HITL operator в Airflow 3.1+
Airflow 3.1 (released ~2026) ввёл AIP-90 Human-in-the-Loop (HITL) operator — built-in решение:
# Airflow 3.1+ syntax
from airflow.sdk import dag, task
from airflow.providers.standard.operators.hitl import ApprovalOperator
@dag(...)
def loan_pipeline():
compute = compute_loan_details()
# Built-in HITL operator
approval = ApprovalOperator(
task_id="manager_approval"
prompt="Approve loan disbursement?"
timeout=timedelta(hours=24),
notify_channels=["#approvals"], # Slack/Teams integration
approver_groups=["managers"], # role-based authorization
)
disburse = disburse_task()
compute >> approval >> disburse
HITL operator в 3.1+ предоставляет:
- Built-in UI в Airflow для approvers (нет need в external app)
- Role-based authorization (через FAB roles или 3.x auth providers)
- Slack/Teams notifications out-of-the-box
- Timeout handling
- Audit trail в metadata DB
Comparison: 2.x sensor vs 3.x HITL
| Feature | 2.x sensor pattern | 3.x HITL operator |
|---|---|---|
| Approval UI | External app (build yourself) | Built-in Airflow UI |
| Authorization | External (Slack OAuth, app auth) | FAB roles / RBAC |
| Notifications | Custom (Slack SDK) | Built-in (Slack/Teams) |
| Audit trail | External approval table | Airflow metadata DB |
| Timeout handling | Manual sensor timeout | Operator timeout |
| Code complexity | High (sensor + table + UI + notifications) | Low (one operator) |
| Production ready | Yes (with discipline) | Yes (2026, 3.1+ stable) |
Migration path 2.x → 3.x для approval workflows
Если у вас approval sensor в 2.x и planируете migrate к 3.x:
- Keep 2.x sensor pattern до full migration на 3.1+
- Approval table остаётся — даже с HITL operator можно integrate с existing table
- HITL operator может proxy в external table через custom callbacks (Airflow 3.x HITL allows hooks)
- Postpone migration approval logic до core 3.x migration complete
Migration scenario:
# 2.x — wait_for_approval sensor с external table
# Migrate в 3.x ApprovalOperator
# Mapping:
# poke_interval → no longer needed (built-in)

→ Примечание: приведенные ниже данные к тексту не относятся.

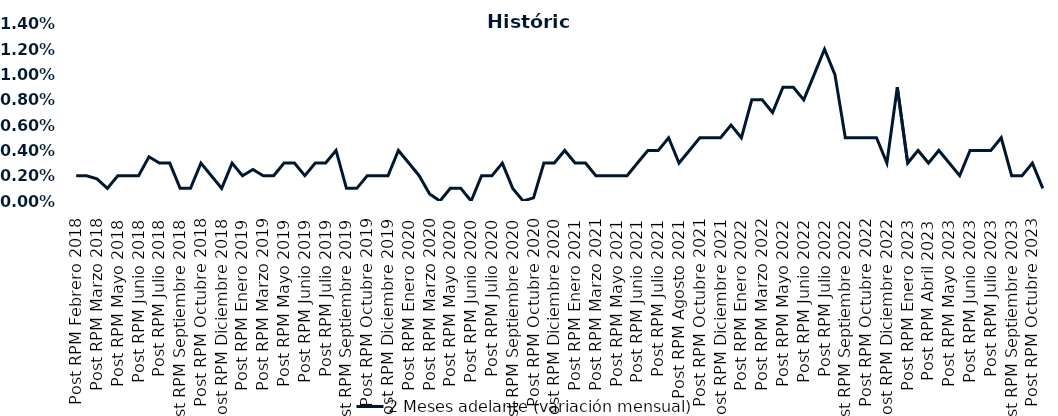
| Category | 2 Meses adelante (variación mensual) |
|---|---|
| Post RPM Febrero 2018 | 0.002 |
| Pre RPM Marzo 2018 | 0.002 |
| Post RPM Marzo 2018 | 0.002 |
| Pre RPM Mayo 2018 | 0.001 |
| Post RPM Mayo 2018 | 0.002 |
| Pre RPM Junio 2018 | 0.002 |
| Post RPM Junio 2018 | 0.002 |
| Pre RPM Julio 2018 | 0.004 |
| Post RPM Julio 2018 | 0.003 |
| Pre RPM Septiembre 2018 | 0.003 |
| Post RPM Septiembre 2018 | 0.001 |
| Pre RPM Octubre 2018 | 0.001 |
| Post RPM Octubre 2018 | 0.003 |
| Pre RPM Diciembre 2018 | 0.002 |
| Post RPM Diciembre 2018 | 0.001 |
| Pre RPM Enero 2019 | 0.003 |
| Post RPM Enero 2019 | 0.002 |
| Pre RPM Marzo 2019 | 0.002 |
| Post RPM Marzo 2019 | 0.002 |
| Pre RPM Mayo 2019 | 0.002 |
| Post RPM Mayo 2019 | 0.003 |
| Pre RPM Junio 2019 | 0.003 |
| Post RPM Junio 2019 | 0.002 |
| Pre RPM Julio 2019 | 0.003 |
| Post RPM Julio 2019 | 0.003 |
| Pre RPM Septiembre 2019 | 0.004 |
| Post RPM Septiembre 2019 | 0.001 |
| Pre RPM Octubre 2019 | 0.001 |
| Post RPM Octubre 2019 | 0.002 |
| Pre RPM Diciembre 2019 | 0.002 |
| Post RPM Diciembre 2019 | 0.002 |
| Pre RPM Enero 2020 | 0.004 |
| Post RPM Enero 2020 | 0.003 |
| Pre RPM Marzo 2020 | 0.002 |
| Post RPM Marzo 2020 | 0.001 |
| Pre RPM Mayo 2020 | 0 |
| Post RPM Mayo 2020 | 0.001 |
| Pre RPM Junio 2020 | 0.001 |
| Post RPM Junio 2020 | 0 |
| Pre RPM Julio 2020 | 0.002 |
| Post RPM Julio 2020 | 0.002 |
| Pre RPM Septiembre 2020 | 0.003 |
| Post RPM Septiembre 2020 | 0.001 |
| Pre RPM Octubre 2020 | 0 |
| Post RPM Octubre 2020 | 0 |
| Pre RPM Diciembre 2020 | 0.003 |
| Post RPM Diciembre 2020 | 0.003 |
| Pre RPM Enero 2021 | 0.004 |
| Post RPM Enero 2021 | 0.003 |
| Pre RPM Marzo 2021 | 0.003 |
| Post RPM Marzo 2021 | 0.002 |
| Pre RPM Mayo 2021 | 0.002 |
| Post RPM Mayo 2021 | 0.002 |
| Pre RPM Junio 2021 | 0.002 |
| Post RPM Junio 2021 | 0.003 |
| Pre RPM Julio 2021 | 0.004 |
| Post RPM Julio 2021 | 0.004 |
| Pre RPM Agosto 2021 | 0.005 |
| Post RPM Agosto 2021 | 0.003 |
| Pre RPM Octubre 2021 | 0.004 |
| Post RPM Octubre 2021 | 0.005 |
| Pre RPM Diciembre 2021 | 0.005 |
| Post RPM Diciembre 2021 | 0.005 |
| Pre RPM Enero 2022 | 0.006 |
| Post RPM Enero 2022 | 0.005 |
| Pre RPM Marzo 2022 | 0.008 |
| Post RPM Marzo 2022 | 0.008 |
| Pre RPM Mayo 2022 | 0.007 |
| Post RPM Mayo 2022 | 0.009 |
| Pre RPM Junio 2022 | 0.009 |
| Post RPM Junio 2022 | 0.008 |
| Pre RPM Julio 2022 | 0.01 |
| Post RPM Julio 2022 | 0.012 |
| Pre RPM Septiembre 2022 | 0.01 |
| Post RPM Septiembre 2022 | 0.005 |
| Pre RPM Octubre 2022 | 0.005 |
| Post RPM Octubre 2022 | 0.005 |
| Pre RPM Diciembre 2022 | 0.005 |
| Post RPM Diciembre 2022 | 0.003 |
| Pre RPM Enero 2023 | 0.009 |
| Post RPM Enero 2023 | 0.003 |
| Pre RPM Abril 2023 | 0.004 |
| Post RPM Abril 2023 | 0.003 |
| Pre RPM Mayo 2023 | 0.004 |
| Post RPM Mayo 2023 | 0.003 |
| Pre RPM Junio 2023 | 0.002 |
| Post RPM Junio 2023 | 0.004 |
| Pre RPM Julio 2023 | 0.004 |
| Post RPM Julio 2023 | 0.004 |
| Pre RPM Septiembre 2023 | 0.005 |
| Post RPM Septiembre 2023 | 0.002 |
| Pre RPM Octubre 2023 | 0.002 |
| Post RPM Octubre 2023 | 0.003 |
| Pre RPM Diciembre 2023 | 0.001 |

# timeout → operator timeout parameter
# notify_approver → notify_channels
# approval table → Airflow metadata (или legacy table через callback)
Production gotchas
Approval timeout не cancels external work. Если approval expires, sensor fails — но external resource (например ML training that already started) продолжается. Need explicit cleanup task с trigger_rule='one_failed' на approval.
Slack message expires. После 30 days Slack может archive channel. Approval link must include direct URL к approval system, не rely на Slack message content.
Multi-approver workflows. Если нужны 2-of-3 approvers — single sensor pattern не подходит. Build custom logic: approval table tracks individual decisions, sensor checks aggregate (SELECT COUNT(*) WHERE decision='approve').
Approval re-trigger при retry. Если task downstream of approval fails и retries, нужно НЕ re-request approval. Use unique approval_id per dag_run (не per task try) — first sensor call inserts row, retries reuse same row.
Notification fatigue. 1 sensor pokes каждые 5 min → если notify_approver на каждом poke, Slack channel заспамлен. Notify только при первом poke (см. INSERT ON CONFLICT DO NOTHING logic).
Cancellation pattern. Если DAG cancelled через UI пока waiting — sensor automatically marked SKIPPED. Approval table row остаётся pending — это OK (expires), но clean up через nightly job.
Audit log mandatory для compliance. Approval decisions должны быть logged для compliance (GDPR, SOX). Approval table + immutable audit (separate table или log to SIEM).